By M of MandS

By 2007 we were very active in the lifestyle and had made quite a few swinger friends. We were attending 1-2 regular events a month and spending time with lifestyle friends whenever we had the opportunity. One night we were invited out by a couple we had known for awhile, to go to a strip club along with another couple we didn’t know. We are always game to go to the strip club and to meet new people, so we got ready and headed to their place.

We met at their house, had a few drinks, met the other couple and left for the club. This new couple, John and Christy, was great. They were attractive, laid back and fun. The six of us had a great time at the strip club and then decided to go back to the house for some fun. Once we were back at the house, everyone broke off into couples. I went with the male half of the hosting couple, who I had been with several times before and S went with Christy. At the end of the night, we said our goodbyes and headed home.

Then next day, we received a message from John and Christy saying how great it was to meet us and how they would like to hang out again. The only problem was, they lived almost two and a half hours away from us. We messaged back and forth a little and they invited us to come up and stay with them for a weekend. What did we have to lose? At the very least, we would have a fun weekend Up North. So we picked a weekend and started making plans.

When the weekend came, I was nervous and excited. We left immediately after work on Friday. When we arrived we got settled in their guest room and went out to dinner. We got along even better this time. We laughed and joked and flirted like we had known each other forever. We returned to their house and decided to get in the hot tub. After some naked hot tub fun, we went inside. They preferred playing in separate rooms, which was something we liked as well, so we headed off with the opposite spouse.

S had been with Christy the night we met, but this was my first time being with John. I just hoped we would be as compatible in bed as were out of it. I was not disappointed. We had amazing chemistry and there was no awkwardness at all. I knew S was in the other room having a great time so I was able to focus on my enjoyment and having fun with John. I’m not sure who was done first, but we eventually all ended up back in the living room just hanging out.

The next day they took us sightseeing around their town, which is a touristy area, so there was lots to do. We hung out like friends, talked about our regular lives and got to know each other. The best part was knowing later on that night we would be fucking again (and again). Sunday morning they made us breakfast and we hung out for a few hours before leaving for home. On the way home we couldn’t stop talking about how much we liked them. We actually had to pull off the highway and have sex about half way home.

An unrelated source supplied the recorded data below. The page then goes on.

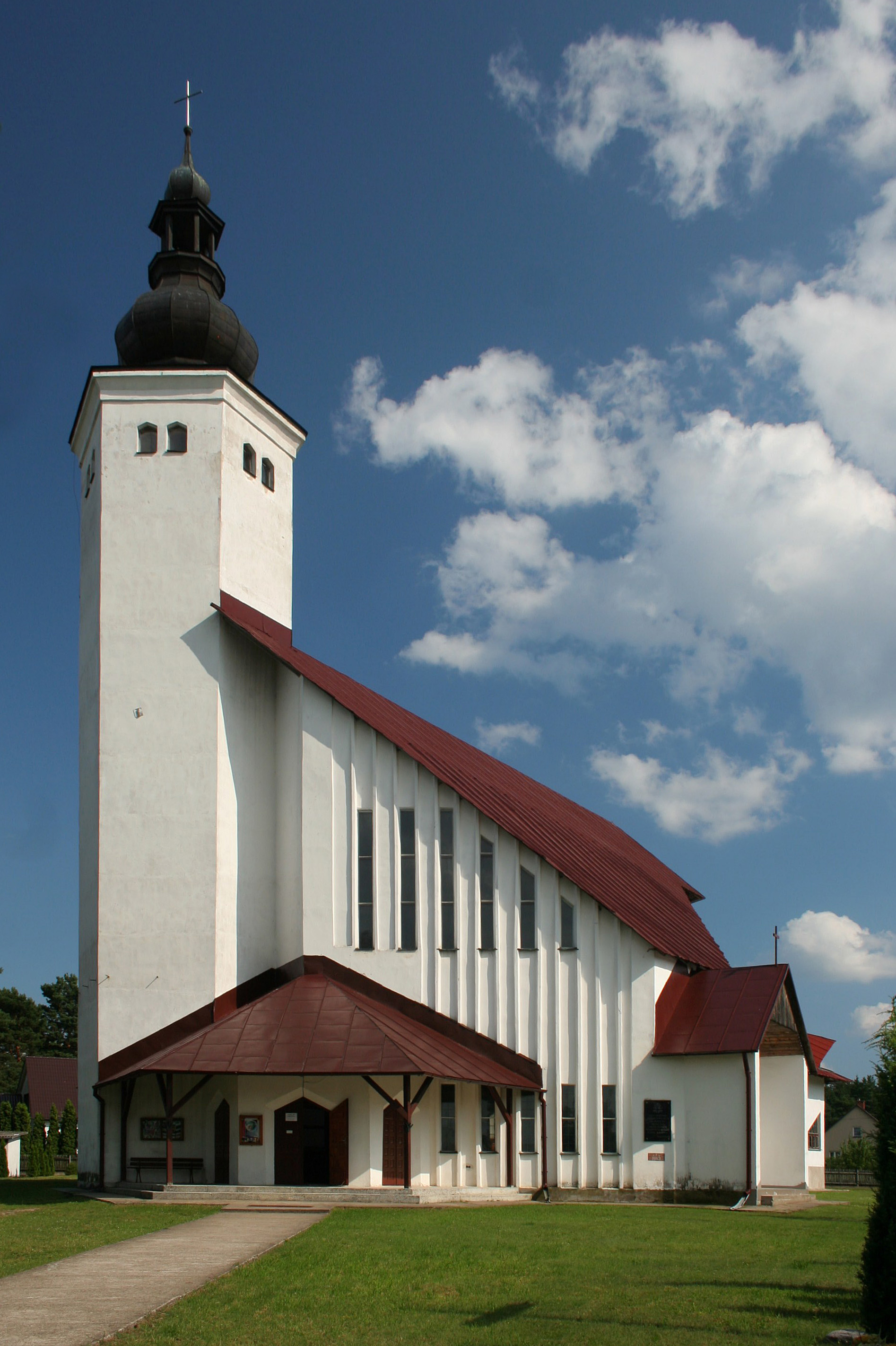 Kościół Maksymiliana Kolbego we wsi Gawrych-Ruda.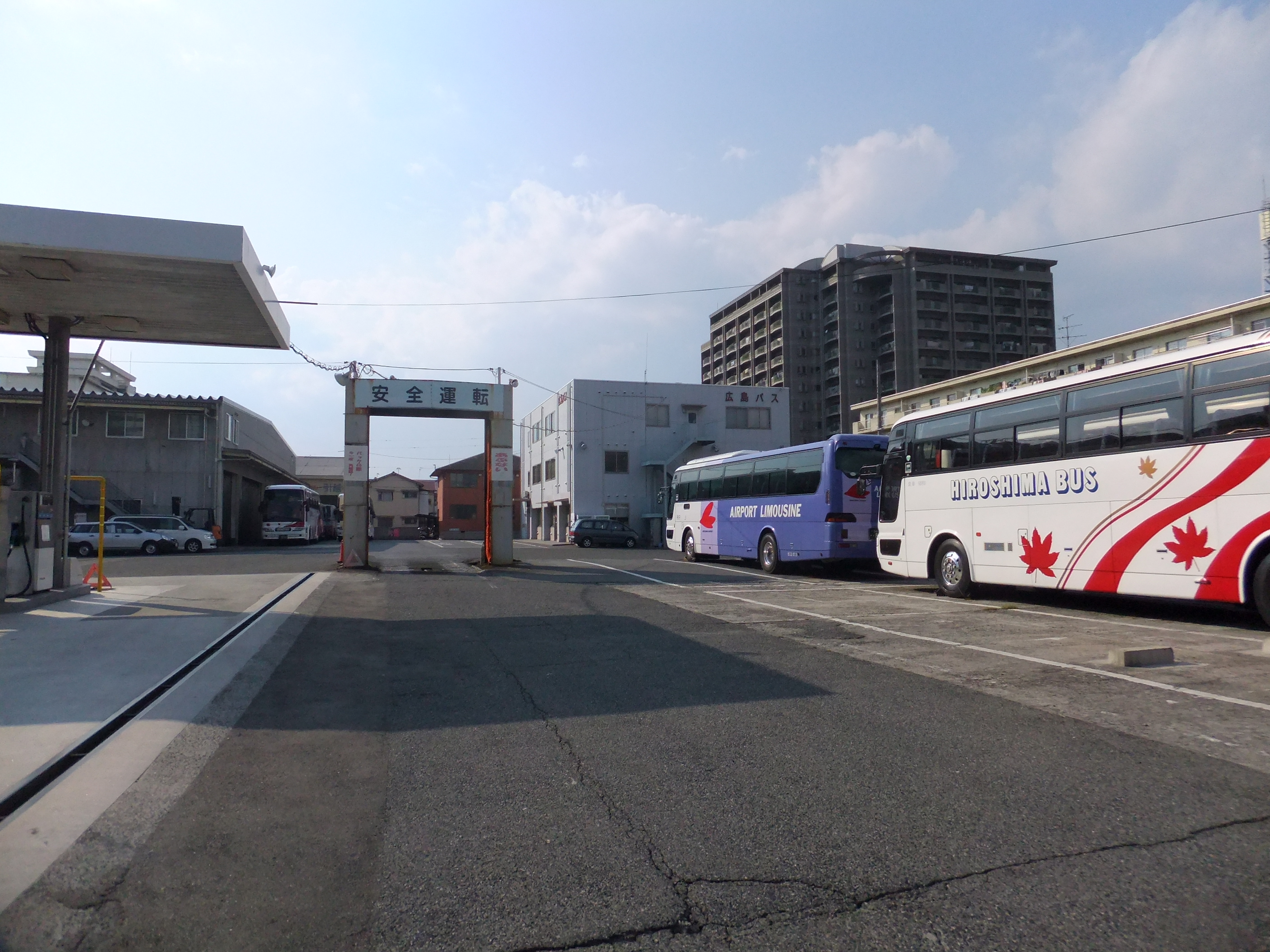 広島バス本社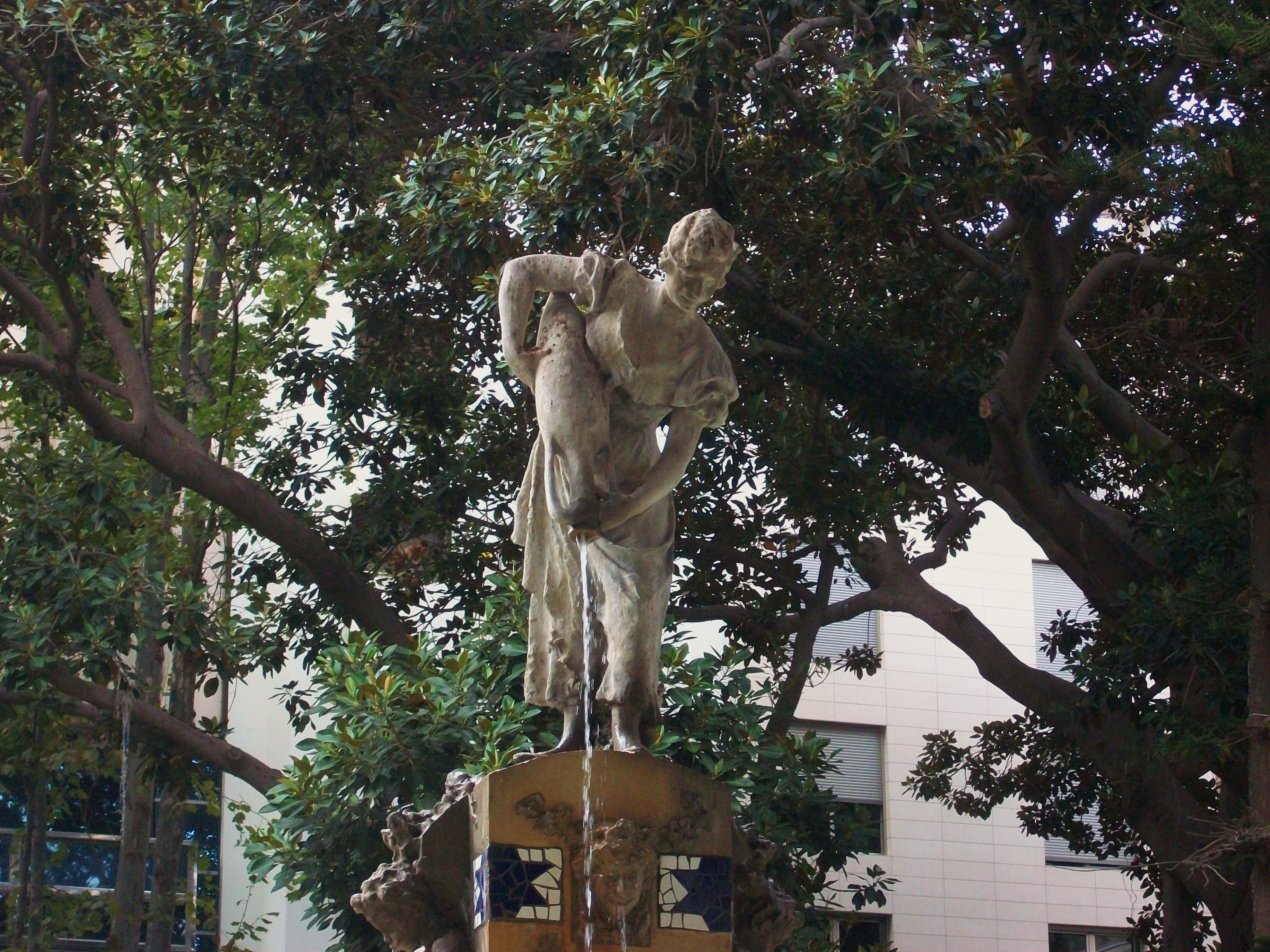 Font de l'Aiguadera (Alacant). Font realitzada per commemorar l'arribada d'aigua corrent des de Saix, el 16 d'octubre de 1898. La font original consistia en el safareig que hui tenim, al centre del qual es disposava el rocall i canyes que ocultaven un sortidor capaç d'elevar l'aigua a gran alçada. El 1918 se n'encarrega l'embelliment a Vicent Bañuls (1866 - 1935), qui va realitzar l'escultura que tenim hui en dia, que simbolitza el triomf del bé sobre el mal, representats per la xicota i el faune.

We made plans for them to come stay with us for a weekend a few weeks later. We even finished our guest room just for them. We continued to take turns staying weekends with each other at least once a month. We took vacations together. We spent the 4th of July together. We went to Sleeping Bear Sand Dunes, Pictured Rocks and the Detroit Zoo together. We went rafting, hiking, bowling and to dinners and movies together. We would have sex and then watch TV on the couch together, where we would eventually start making out and end up back having sex. It quickly became clear - we were dating this couple.

We all still had every right to meet other people and occasionally did, but honestly we didn’t really have anyone we enjoyed being with as much as John and Christy. This continued for over a year. We eventually even had to come up with cover stories as to why we were spending so much time up there and them down here.

The sex was amazing. We had a comfort level that made everything so much better. We would often be out and about and pair up with the opposite spouse, kissing and holding hands. It wasn’t abnormal for us to be riding in the car and Christy would be in the front giving S a hand job while John and I were going at it in the back seat. There was no jealousy or insecurity - just friendship, fun and hot, steamy sex.

The most common question we would get (and still do when we talk about them) was “do/did you have feeling for each other?” The simple answer is no. Not if you consider “feelings” to be falling in love. We were not in love with them. But if you mean feelings of respect, friendship, caring about them and sexual attraction? Then, yes, those are the feelings we had for each other. One of the most common things we see in profiles is “looking for friends inside the bedroom and out”. Our relationship with John and Christy was the very definition of this.

In late 2008, we decided to leave the lifestyle completely to start a family. This meant ending our relationship with John and Christy, but not our friendship. They were happy for us and understood why we were stepping away. They were actually the very first people to find out I was pregnant. I found out on New Years Eve and we spent that weekend with them at their house (in a strictly vanilla manner). A few weeks later, they stopped by and had dinner with us on their way home from the airport after a trip to Hawaii.

In 2009, Christy called me to tell me they were getting a divorce. This was devastating to us. Not only because of our swinger relationship, but because they were our friends and we cared about them. Sadly, John chose not to continue our friendship. Christy came to my baby shower and came to visit our new baby. We had lunch with her and her new boyfriend (who is very vanilla, but knows how we met) and went to their housewarming when they moved in together. When she got re-married to him this summer, we were invited to the wedding.

If anyone had asked us, we never would have planned on dating another couple. It was just one of those times where the stars aligned and we met people who we enjoyed spending time with as much as we liked having sex with. We loved the time we spent with them. It is a friendship and relationship we will always treasure. We know we may never find another couple like John and Christy. But then again, who knows? We just might.